Output, exactly as written, the lines below from the one that has "NEC Mobile Gear" through the one that has "Widok z czerwonego"; nothing else, and no pictures.

(Records from a data source)
┏━━

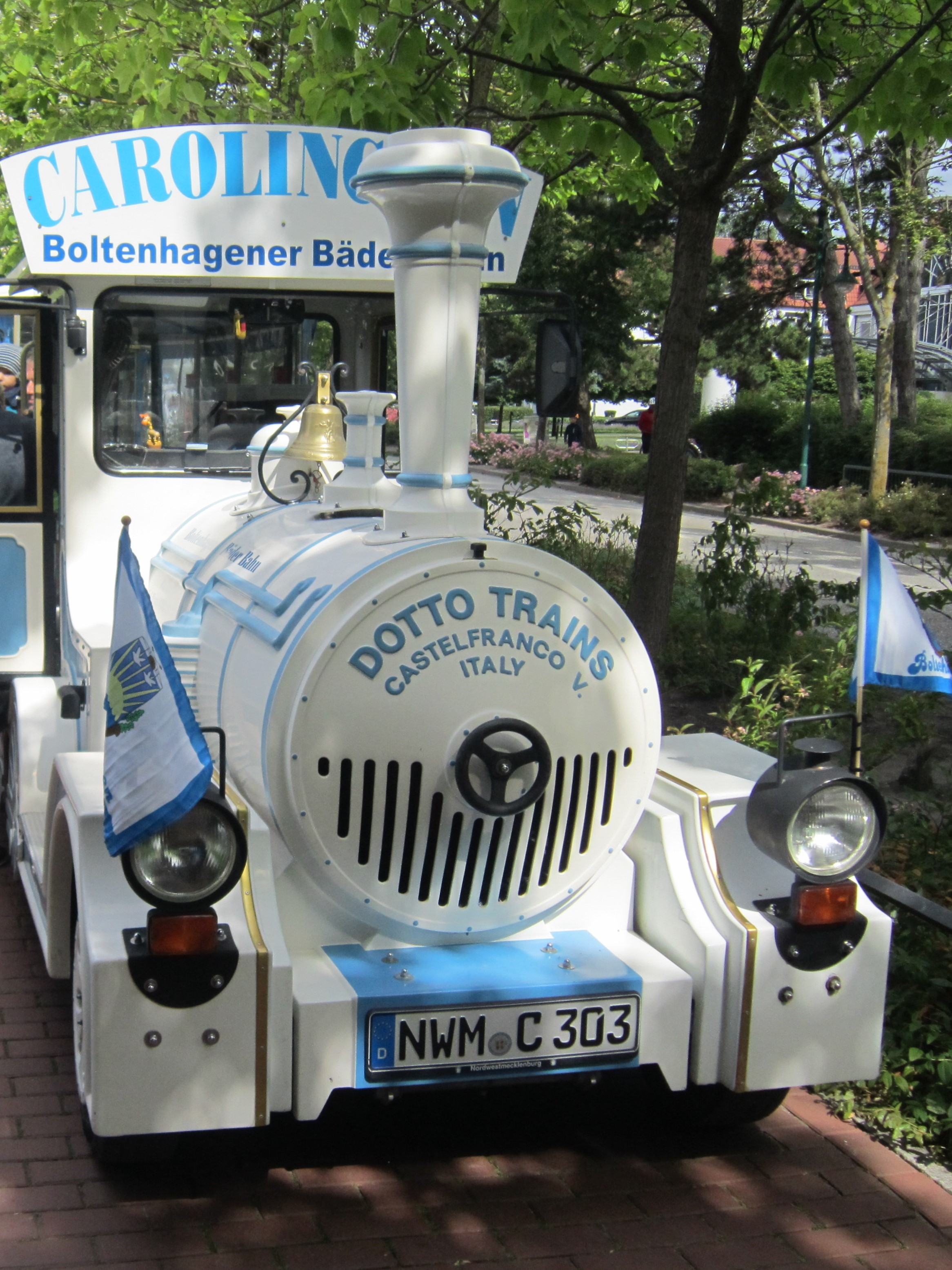 Wegebahn ("Bimmelbahn") Carolinchen vor dem Kurhaus des Ostseebads Boltenhagen
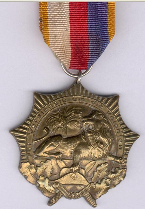 Löwenorden Bronzestufe am Band
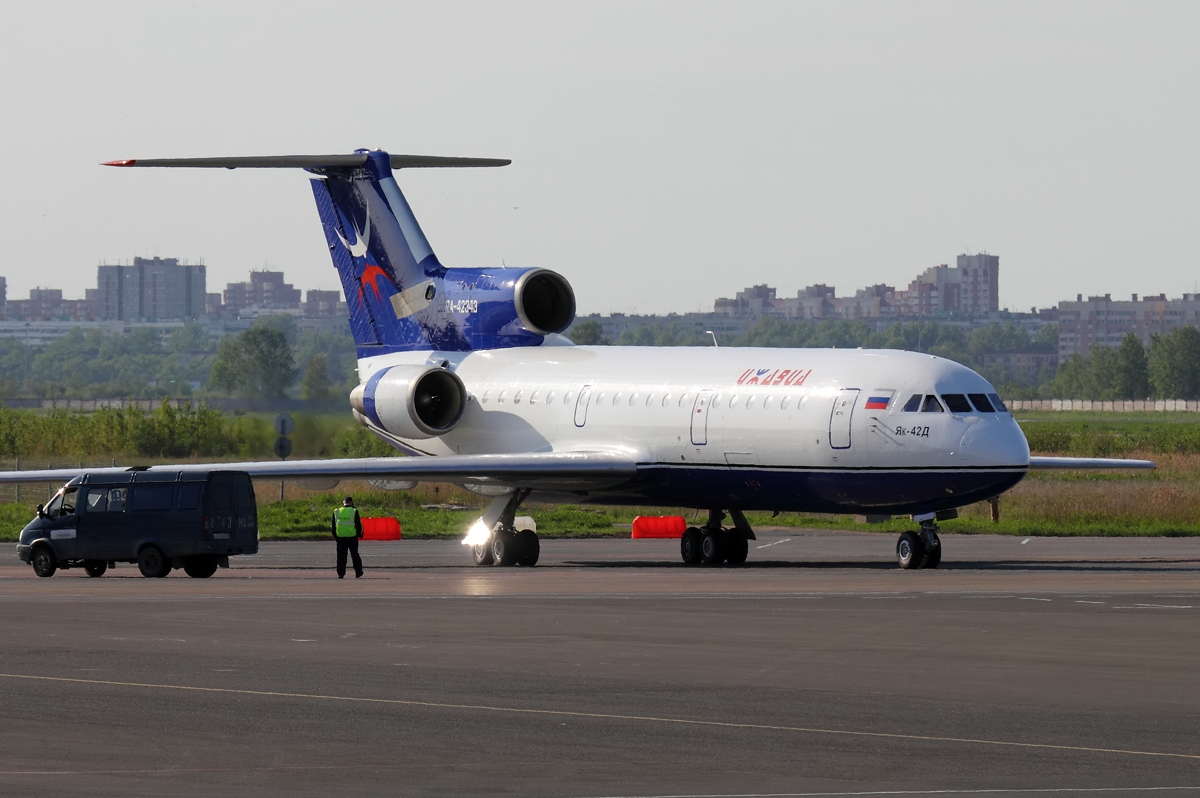 Izhavia Yakovlev Yak-42D
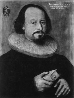 Gemälde in der Professorengalerie Tübingen
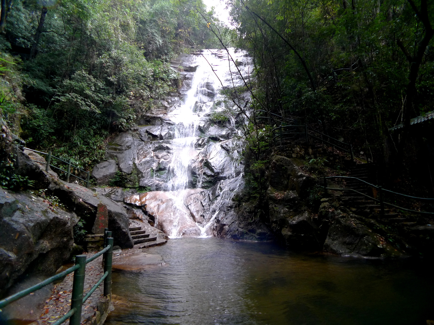 武夷山瀑布.JPG
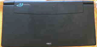 NEC Mobile Gear MC-MK32。大変解像度が低く低品質な画像のため、より高品質な画像をお持ちの方が居られましたら差し替えていただければと思います。
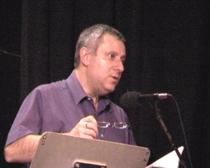 Daniel Gluckstein lors d'un meeting à Lyon (France)
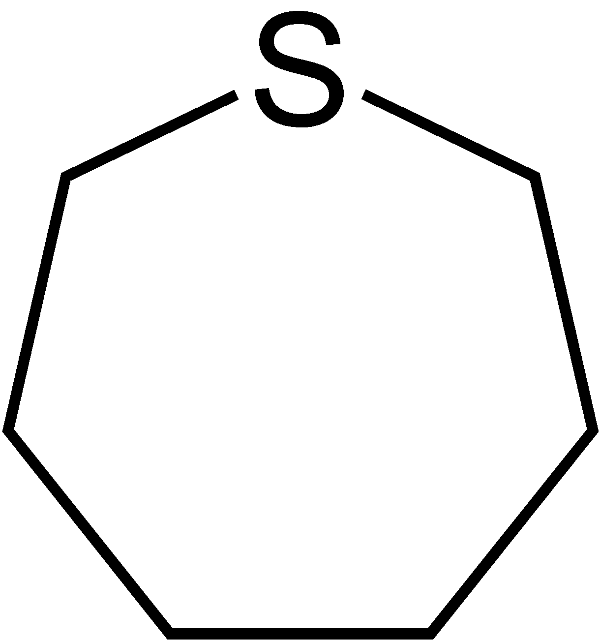 Struktur von Thiepan
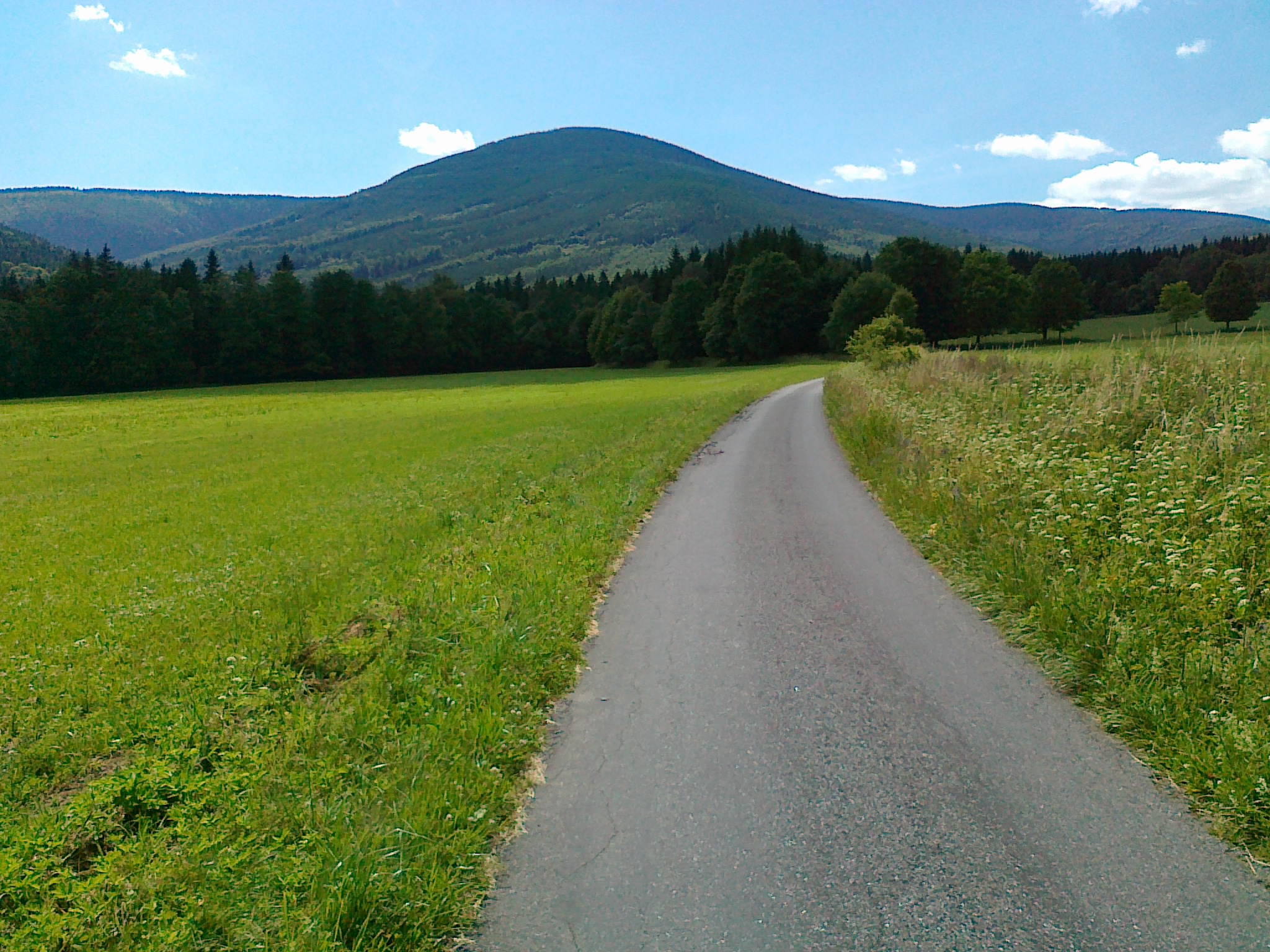 Widok z czerwonego szlaku rowerowego nr 6207 na górę Žalostná - 1351 m n.p.m.
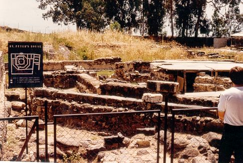 Kapernaum, am See Genezareth in Galiläa/Israel, archäologische Ausgrabungsstätte: Haus des Petrus in den römischen "Insulae" neben der Synagoge aus dem 1. Jhdt. n. Chr., hier soll Jesus von Nazareth eine Zeit lang gelebt haben
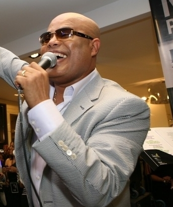 El cantante de merengue dominicano Rubby Pérez.
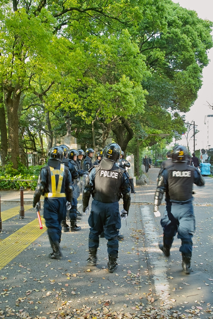 Riot police in Hibiya, Tokyo, Japan.
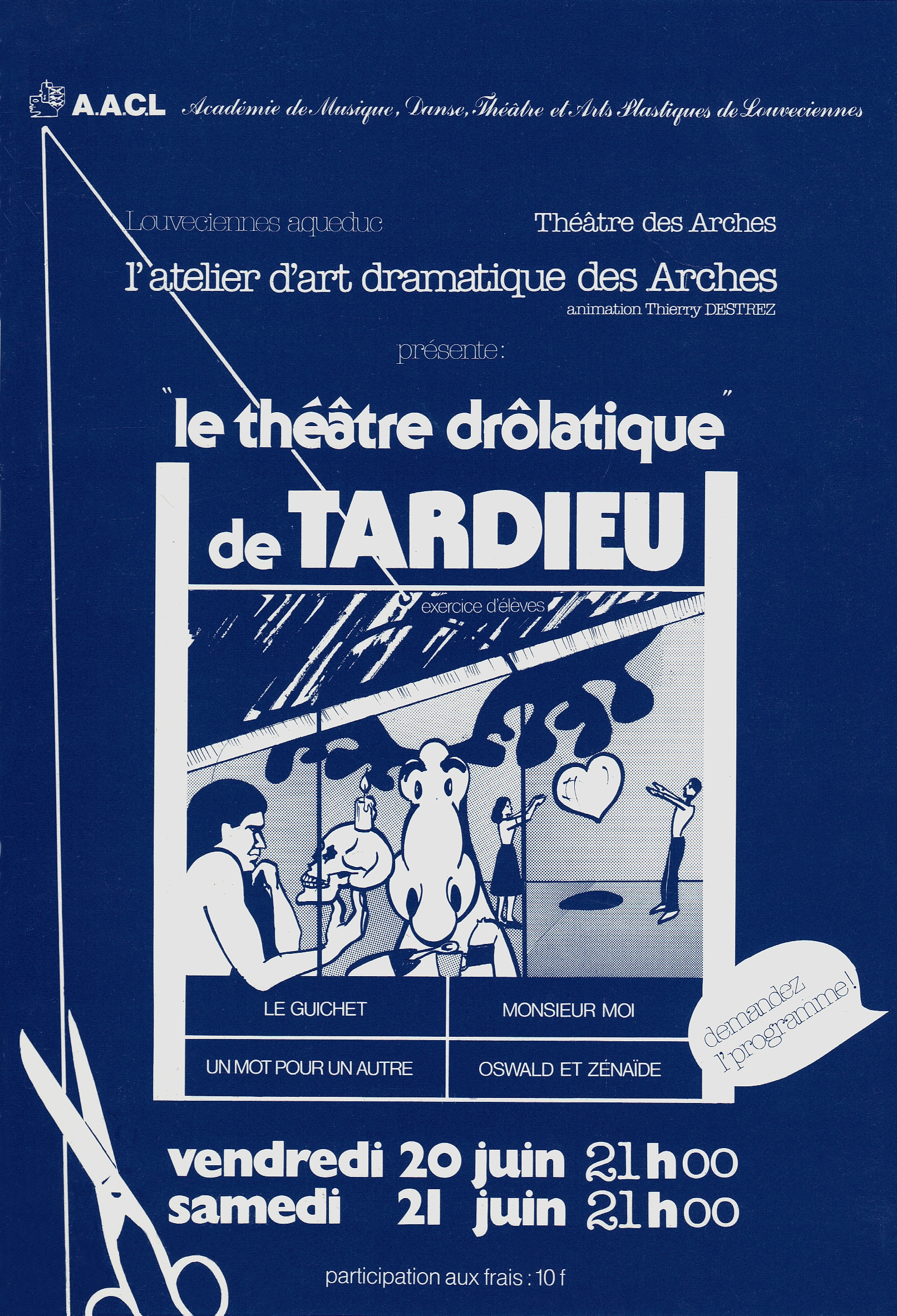 Affiche pour Le Théâtre Drôlatique de Jean Tardieu, au Théâtre des Arches monté par Thierry Destrez
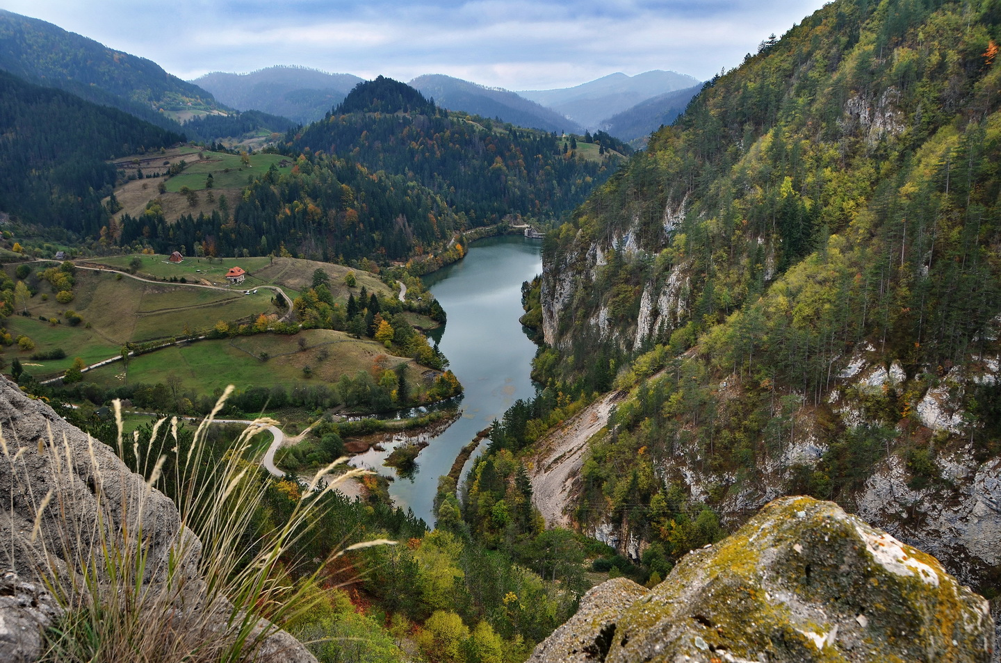 Ово је фотографија заштићеног природног добра у Србији под шифром: NP03 This is a a photo of a natural area in Serbia with ID: NP03 Malo jezero Spajići, Zaovine, Tara. Jezero Spajići nalazi se u mestu Đurići ispod velikog jezera Zaovine. Fotografija je snimljena sa velikog jezera, tačnije sa brane Lazići.
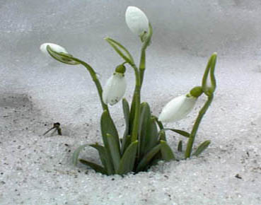 Snøklokker.
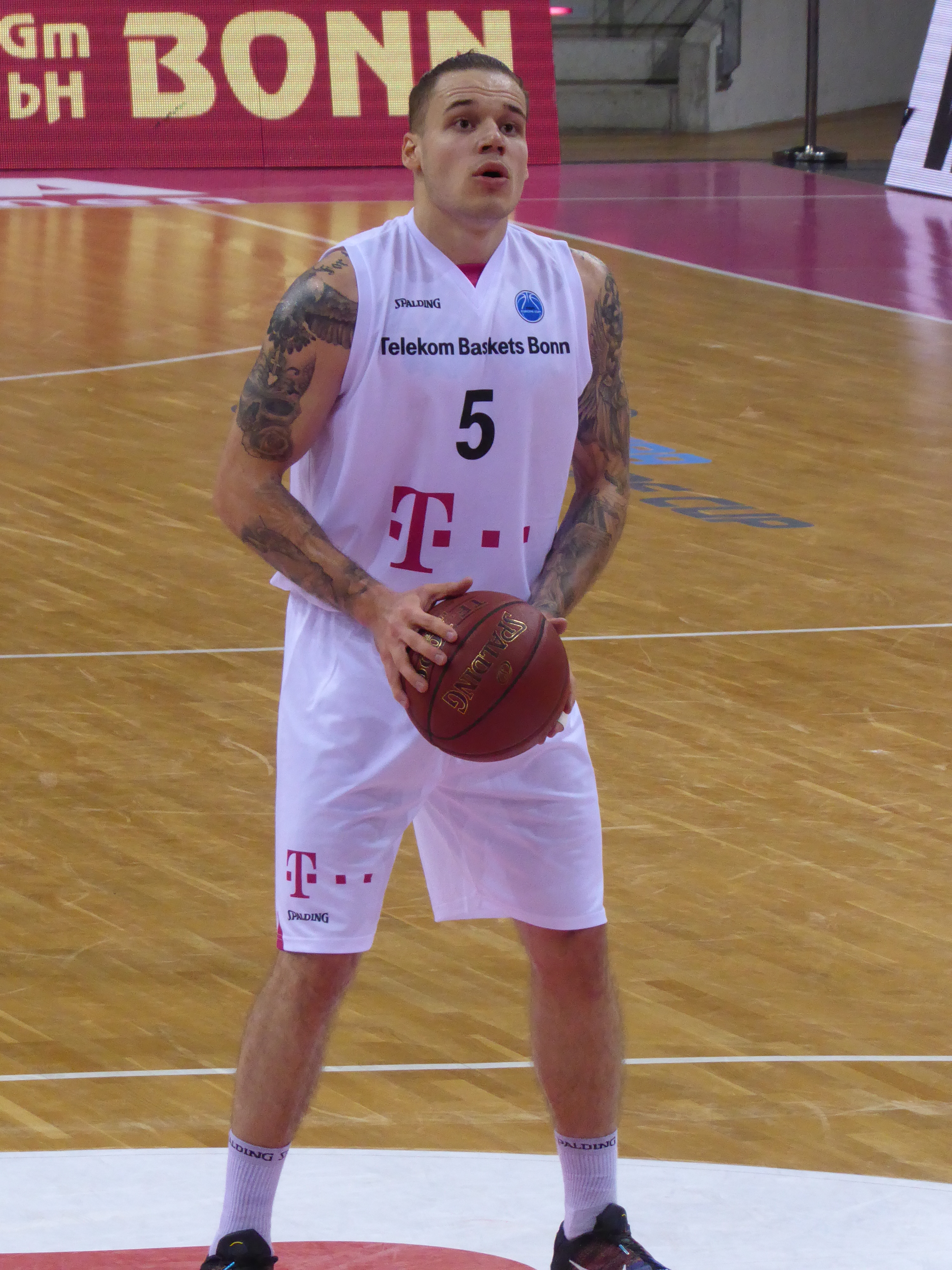 Konstantin Klein beim Spiel der Telekom Baskets Bonn gegen die Södertälje Kings am 25. Oktober 2016.
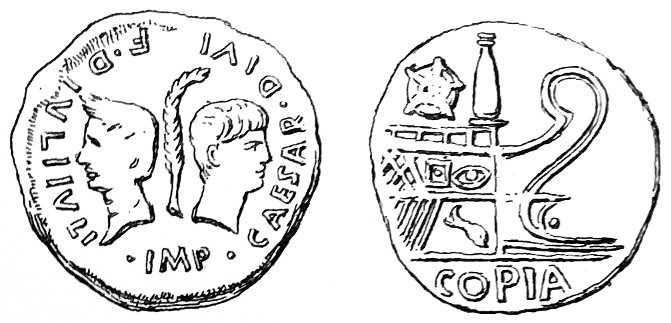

┗━━

**SOLUTION FOR THIS PROBLEM**
 NEC Mobile Gear MC-MK32。大変解像度が低く低品質な画像のため、より高品質な画像をお持ちの方が居られましたら差し替えていただければと思います。
 Daniel Gluckstein lors d'un meeting à Lyon (France)
 Struktur von Thiepan
 Widok z czerwonego szlaku rowerowego nr 6207 na górę Žalostná - 1351 m n.p.m.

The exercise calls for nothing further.